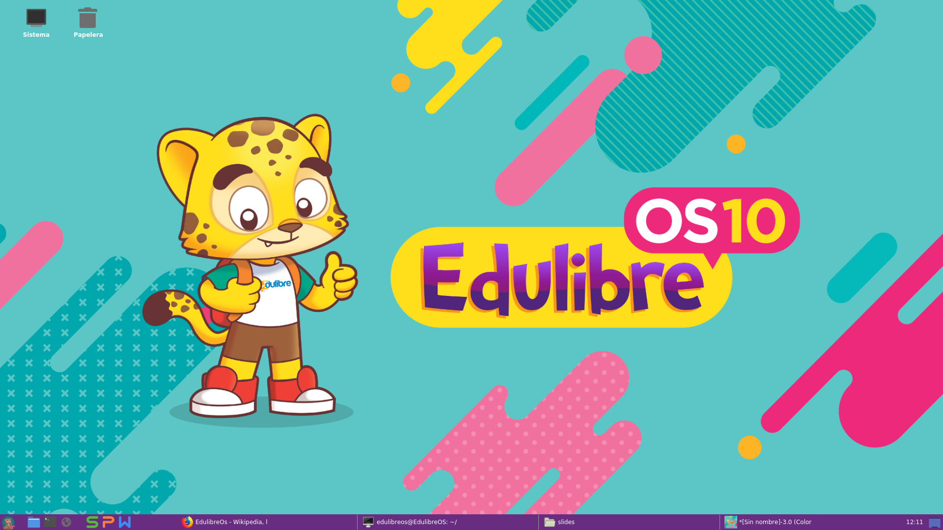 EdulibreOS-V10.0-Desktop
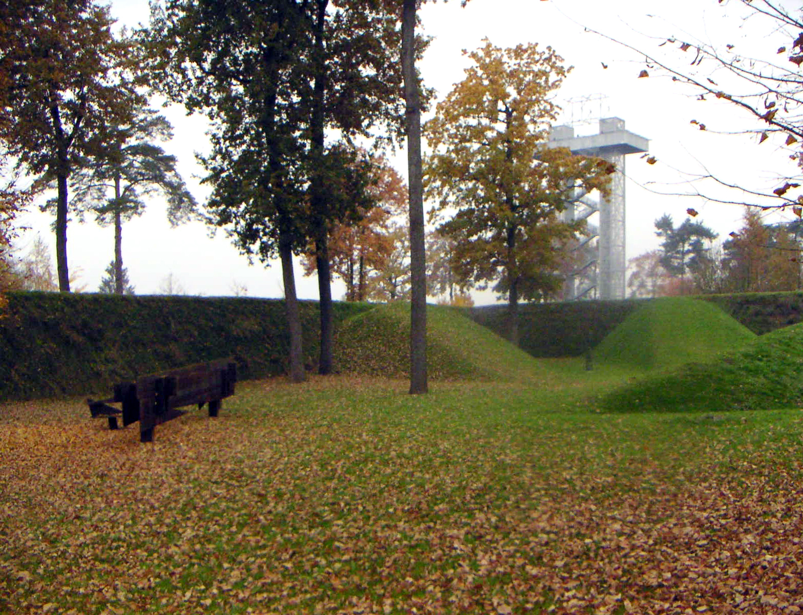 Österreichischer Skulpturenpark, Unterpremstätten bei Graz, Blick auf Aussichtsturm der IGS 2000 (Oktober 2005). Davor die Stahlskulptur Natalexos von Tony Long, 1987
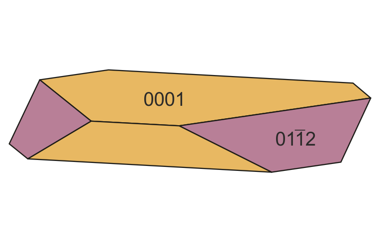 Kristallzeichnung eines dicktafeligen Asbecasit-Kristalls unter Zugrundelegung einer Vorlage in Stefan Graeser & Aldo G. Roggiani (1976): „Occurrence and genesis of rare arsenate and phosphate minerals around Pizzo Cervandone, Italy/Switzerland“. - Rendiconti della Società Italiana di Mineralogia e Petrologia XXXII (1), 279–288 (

# # #

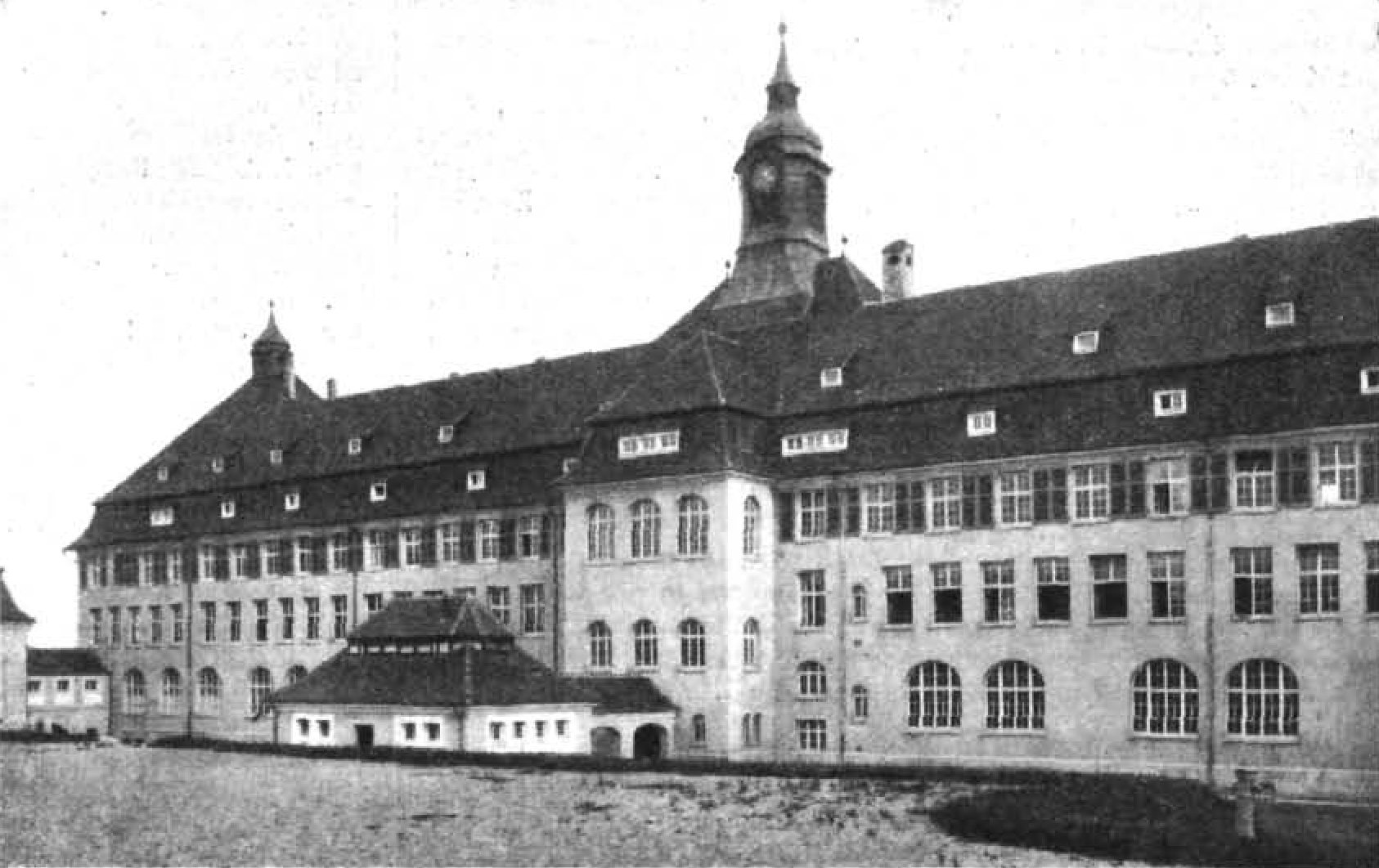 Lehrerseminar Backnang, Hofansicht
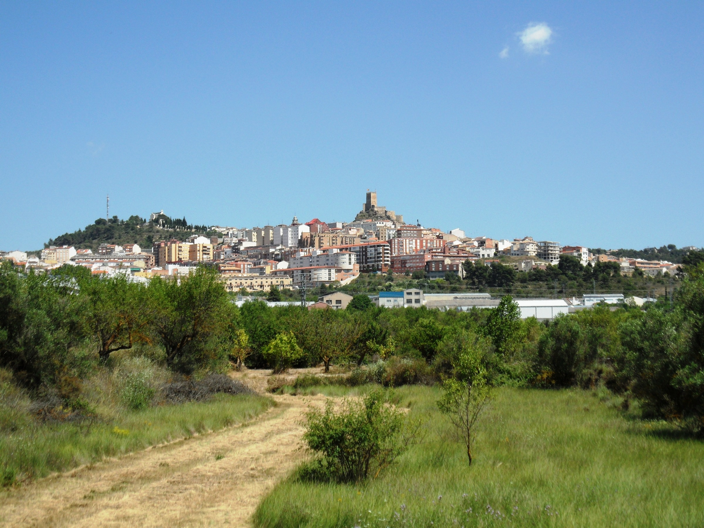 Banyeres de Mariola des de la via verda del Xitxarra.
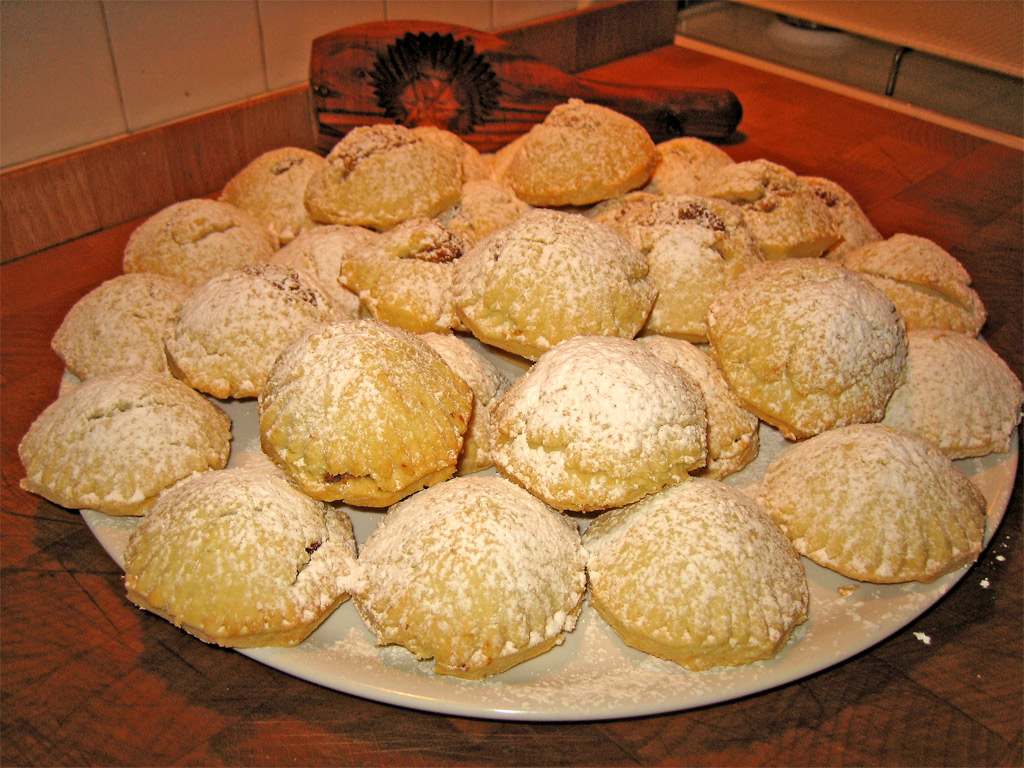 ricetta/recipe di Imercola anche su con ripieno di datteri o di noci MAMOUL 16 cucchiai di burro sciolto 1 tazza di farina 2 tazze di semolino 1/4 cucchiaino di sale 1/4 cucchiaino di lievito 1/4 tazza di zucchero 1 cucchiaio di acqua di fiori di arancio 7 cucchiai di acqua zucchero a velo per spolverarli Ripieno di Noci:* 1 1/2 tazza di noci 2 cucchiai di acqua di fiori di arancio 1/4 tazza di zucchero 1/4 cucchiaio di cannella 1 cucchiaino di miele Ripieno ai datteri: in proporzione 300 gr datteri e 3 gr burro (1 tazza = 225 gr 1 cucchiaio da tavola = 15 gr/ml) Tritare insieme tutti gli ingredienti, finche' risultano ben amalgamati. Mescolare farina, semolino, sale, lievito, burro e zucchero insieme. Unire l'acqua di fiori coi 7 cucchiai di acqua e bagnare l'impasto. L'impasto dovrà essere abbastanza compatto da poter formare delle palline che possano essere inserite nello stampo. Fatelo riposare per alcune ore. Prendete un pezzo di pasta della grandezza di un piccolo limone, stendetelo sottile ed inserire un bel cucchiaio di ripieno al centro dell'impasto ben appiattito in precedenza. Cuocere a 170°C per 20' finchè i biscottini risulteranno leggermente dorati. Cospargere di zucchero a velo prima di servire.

# # #

ACTIVITY:
For this exercise, please set down exactly the lines of the listing above from the line with "Lehrerseminar Backnang, Hofansicht" up to and including the line with "Banyeres de Mariola", and no pictures.

YOUR SOLUTION:
 Lehrerseminar Backnang, Hofansicht
 Banyeres de Mariola des de la via verda del Xitxarra.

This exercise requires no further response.